Discussing thin privilege is being honest about the realities of modern society and culture, which include the fact that even if a thin person feels that they “might as well be 400 pounds,” and I would never argue with their description of their experience, their cultural experience will be very different than that of a person who actually is 400-pounds. To be clear, thin privilege is not something that thin people ask for, it is conferred. Having thin privilege does not mean that women who are thin are not hurt by a cultural stereotype of beauty that is unattainable, or that they don’t have a right to feel or express their feelings about that – they are and they do. The concept of thin privilege is about acknowledging that fat people deal with that, and also deal with institutionalized oppression like:
- Seats in restaurants, planes, movie theaters etc. are often not made to accommodate us and if we point that out we are often subjected to shame and/or additional costs
- We can find a limited supply of clothes in a limited number of styles and a limited number of stores. Often a fat person can be at a large shopping mall and be unable to find a single piece of clothing in their size, let alone find something that fits their personal taste and style
- Courts use our body size as part of determining if we are fit parents.
- We can find articles in the media daily suggesting that we are to blame for everything from global warming to healthcare costs. These are typically completely without evidence, even contrary to the evidence that exist,s and yet they are reported as fact and repeated to us by family, friends, coworkers, doctors and others
- The government has organized public and private interests to wage a war against us because of our size. They are encouraging people to stereotype us based on how we look, assume that we are a drain on society and support our eradication, by force if necessary, to make things “cheaper”.
- When we speak up and say that we aren’t the walking stereotypes they claim we are, we are told that thin people are more competent witnesses to our experiences than we are, and that we have no right to speak up for ourselves.
- People moo at us at the gym, throw things at us from cars, refuse to hire us, fire us without cause, confront us about what they assume our choices are in public places, etc.

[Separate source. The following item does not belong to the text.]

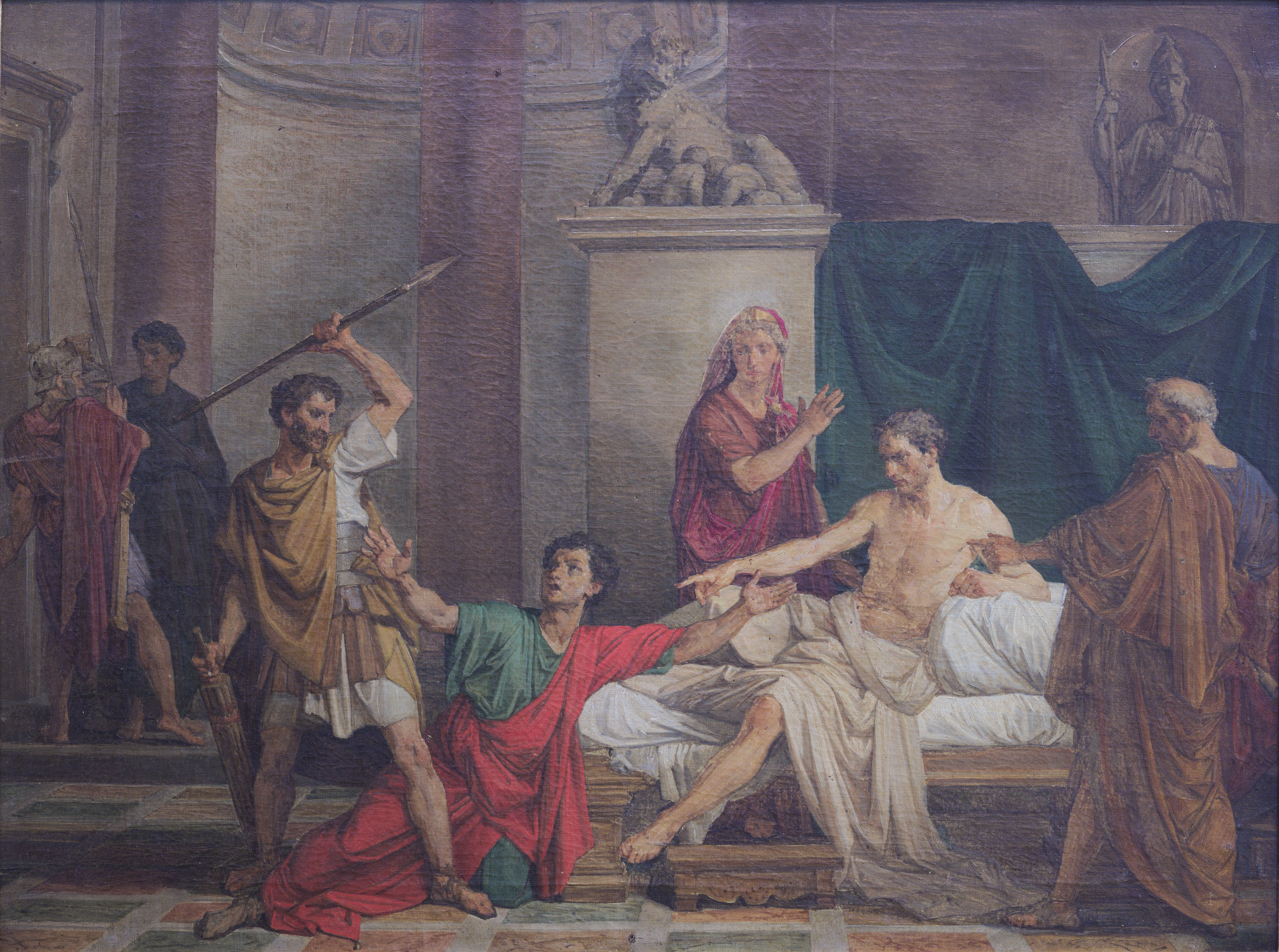 Huile sur toile, non daté.

- It can be impossible for us to get good medical care because doctors don’t listen to or believe us. I’ve personally been prescribed weight loss for a broken toe, separated shoulder, strep throat and anemia. There are entire forums online dedicated to fat people’s stories of mistreatment by the people who are supposed to be entrusted with our health.
- We are told that the cure for all of this societal stigma, oppression and bullying is to become thin.
- Studies suggest that even if we manage to beat the odds and become thin, we will continue to be subjected to discrimination that women who have always been thin will not.
If you have thin privilege I am fully aware that you didn’t ask for it, and that it doesn’t protect you from a society that is poison when it comes to self-esteem and body image. In the end I am a very outcome-based individual and so, though I definitely appreciate it when people acknowledge their thin privilege, thereby acknowledging the institutional oppression that fat people face (as I try to be aware of and acknowledge my own in other realms), it’s much more important to me that we change the culture that hurts us all, than that thin people agree that they benefit from thin privilege. Oppression of any of us hurts all of us so I’d rather fight oppression than fight about thin privilege.